Kritik des Rechnungshofs
Im Jahr 2020 kam die Miliz erstmals überhaupt zum Einsatz – da allerdings nicht für militärische Aufgaben, sondern für Hilfsdienste während der Pandemie. Der Einsatz war zwar durchaus erfolgreich, zeigte aber auch die Probleme auf: Die angepeilte Stärke der Einheiten konnte nur zu 58 Prozent erreicht werden. Und es zeigte sich, dass vor einem Einsatz eine längere Ausbildung notwendig war. Wie es um die Miliz bestellt ist, hat der Rechnungshof im Dezember 2022 aufgezeigt: Nur bei 54 Prozent der Milizsoldaten bestand eine Verpflichtung, an Übungen teilzunehmen. Es fehlt aber nicht nur an Mannschaften, sondern auch an der Führung: Rund ein Drittel der Planstellen bei Offizieren und Unteroffizieren konnte nicht besetzt werden. Und auch vom Material her war die Einsatzbereitschaft der Miliz nicht gegeben.
Eine Wiedereinführung der verpflichtenden Übungen ist derzeit nicht in Sicht. Zwar kam infolge des Ukraine-Krieges kurzzeitig eine Debatte darüber auf. Sowohl ÖVP als auch Grüne lehnen dies aber ab. Verteidigungsministerin Klaudia Tanner (ÖVP) erklärte, bei einer Wiedereinführung müsse man auch den Grundwehrdienst auf acht Monate verlängern, und „das sehe ich derzeit nicht“. Ebenso müsste dann wohl auch der Zivildienst verlängert werden, da ansonsten ein beträchtlicher Teil der Wehrpflichtigen lieber gleich den neunmonatigen Zivildienst machen würde: Das stößt wiederum den Grünen sauer auf.

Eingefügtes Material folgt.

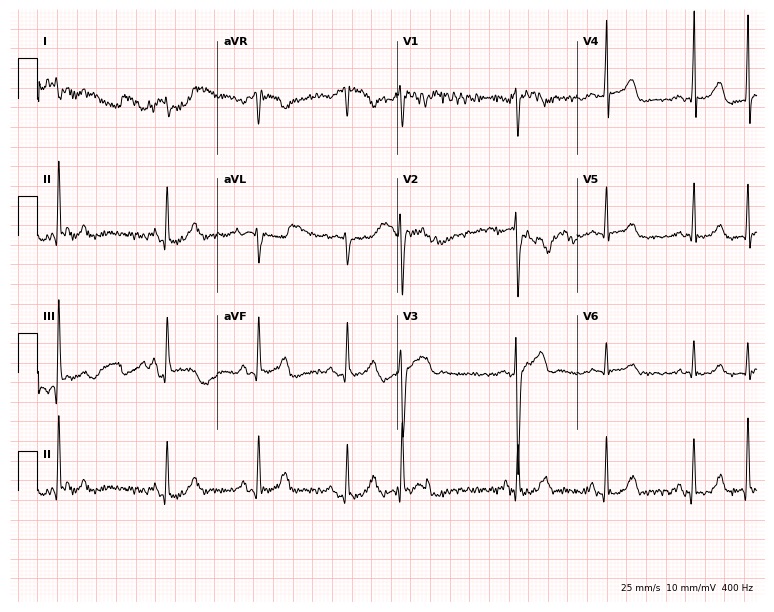
Standard 12-lead ECG recorded from a male, 33 years old (7.3-second recording at 400 Hz). None of these six findings is recorded: first-degree AV block, right bundle branch block, left bundle branch block, sinus bradycardia, atrial fibrillation, sinus tachycardia. Other findings, if any, are not listed.

Ende Jänner sprach auch Bundeskanzler Karl Nehammer (ÖVP), der selbst Milizoffizier ist, ein Machtwort in der „Kleinen Zeitung“. Für ihn wäre die Wiedereinführung vor allem für den Arbeitsmarkt „nachteilig“: „Angesichts des Arbeitskräftemangels würde das aktuell zusätzlich unsere Wirtschaft belasten. Man kann sich freiwillig verpflichten. Das Bundesheer muss derzeit sein Auslangen finden“, sagte er. Außerdem seien sechs Monate Grundwehrdienst genug.
FPÖ für Wiedereinführung
Cibulka kann das nicht nachvollziehen, es handle sich um einen verschwindend geringen Anteil an Arbeitstagen, an denen die Milizsoldaten nicht in ihrem Unternehmen wären. Zudem hätten sich gewichtige Stimmen in der Wirtschaft für die Wiedereinführung ausgesprochen. In Wirklichkeit gehe es um politische Gründe, denn eine solche Maßnahme wäre gerade jetzt in Wahlkampfzeiten sehr unpopulär, so Cibulka.
Von den Parteien setzt sich derzeit die FPÖ für die Wiedereinführung der Milizübungen und das „6+2“-Modell ein. Die SPÖ will ein „modernes Milizsystem“schaffen und die neue Sicherheitsdoktrin abwarten, bevor sie sich auf ein Modell festlegt.